In recent years, optics researchers have come up with numerous concepts for invisibility cloaks—camouflaging that would effectively reroute light so as to conceal an object within. Most of those approaches have relied on so-called metamaterials, carefully engineered structures designed to have bizarre optical properties. But a team of researchers has now designed a much simpler cloaking apparatus that does away with the need for metamaterials entirely. Even if a Harry Potter–style invisibility cloak never materializes, the simplification of such extreme light manipulation may have more immediate applications in communications and computing.

In a paper published online this week in Physical Review Letters, researchers from BAE Systems in Washington, D.C., Towson University and Purdue University describe an experimental setup using two gold-coated surfaces, one curved and one flat, to conceal an area in between. In addition to the simplicity of the design [pictured at left], the researchers say that the reflective surfaces, which form what is known as a tapered waveguide, circumvent one of the main pitfalls of metamaterials, which is the high absorption rate of light passing through them. The waveguide also appears to work for multiple wavelengths of visible light, something metamaterials have struggled to do.

Study co-author Vladimir Shalaev, a professor of electrical and computer engineering at Purdue, was part of a group that in 2007 designed a visible-light cloak using metamaterials. But that cloak worked only at a predefined wavelength of light and concealed a very small area, calling attention to the shortcomings of metamaterial approaches. "From the very beginning we realized the huge challenge of doing this, and although we tried and keep trying to do this, the challenge is enormously difficult," Shalaev says. "It's not fundamentally impossible, but it's really, really hard."

Looking for a simpler way, the researchers realized that they could custom-design waveguides to mimic the properties of metamaterials, specifically the gradient of the material's refractive index, a measure of the speed at which light passes through.
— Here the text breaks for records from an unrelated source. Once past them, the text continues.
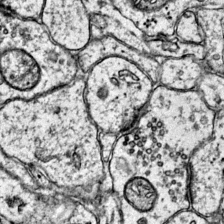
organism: Mouse
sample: Primary visual cortex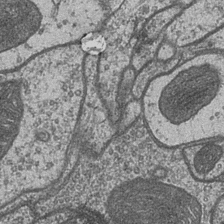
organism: Drosophila
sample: Optic medulla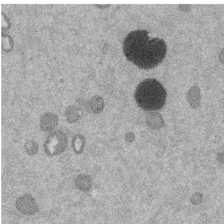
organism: Mouse
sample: Dividing mouse embryo 1 cell stage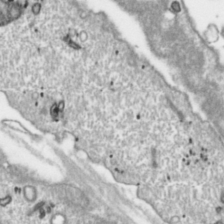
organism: Toxoplasma gondii
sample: Parasites in a vacuole inside a host cell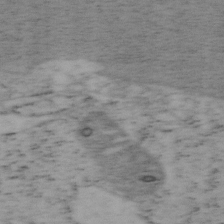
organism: Mouse
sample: OT-I killer T cells with ID8 ovarian cancer cells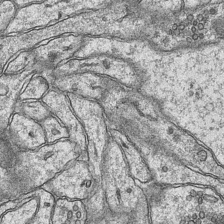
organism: Mouse
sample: CA1 Hippocampus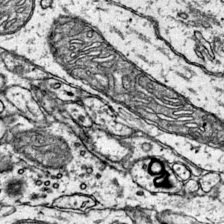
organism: Mouse
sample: Primary visual cortex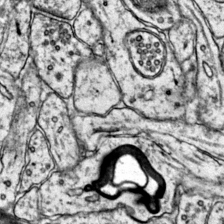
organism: Mouse
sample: Primary visual cortex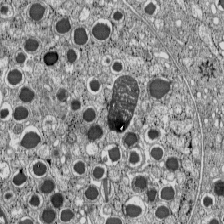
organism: C57BL Mouse
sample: Pancreatic islet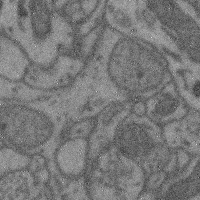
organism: Mouse
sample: Cerebral cortex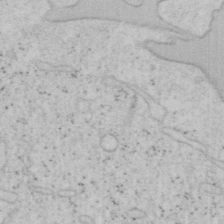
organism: Human
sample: HeLa cells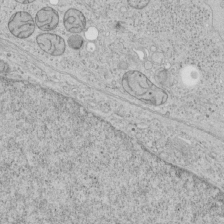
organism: Human
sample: Mitochondria in HCT116 cells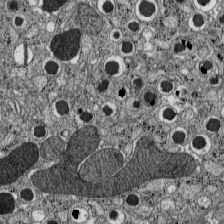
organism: C57BL Mouse
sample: Pancreatic islet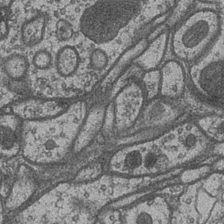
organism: Drosophila
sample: Optic medulla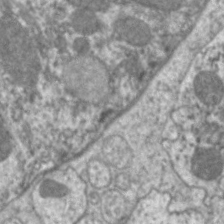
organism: C. elegans
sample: Pharynx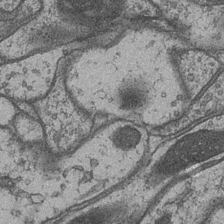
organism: Drosophila
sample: Optic medulla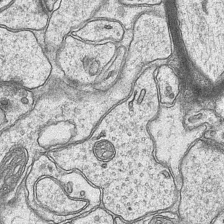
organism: Mouse
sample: CA1 Hippocampus

The result, Shalaev says, allows light to bend around the central cloaked area "like water flows around a stone."

Other pioneers in the field say the research provides an elegant and novel approach to a thorny problem. John Pendry, a physicist at Imperial College London, says that the tapered waveguide is "a very clever idea." Physicist Ulf Leonhardt of the University of Saint Andrews in Scotland agrees, calling the paper "a brilliant piece of work, a wonderfully simple idea." One caveat that both researchers point out is that the new approach conceals a two-dimensional area rather than a three-dimensional one. "The things you might want to cloak are probably not confined to two dimensions," Pendry says. To achieve the far-fetched dream of cloaking a human being, for instance, a three-dimensional space would have to be concealed.

But Shalaev and Pendry note that the ultimate application of the technology may not involve invisibility at all but could instead facilitate more powerful optical communication links and circuits. "The cloaking concept is a demonstrator that shows the interested person how powerful these new technologies are that we're developing," Pendry says. He adds that Shalaev's team and others in the field "can cloak things because they have great power in controlling and guiding radiation, but the real applications may not be in cloaking at all. They may be in pushing signals around some circuit which uses light instead of electrons, for example."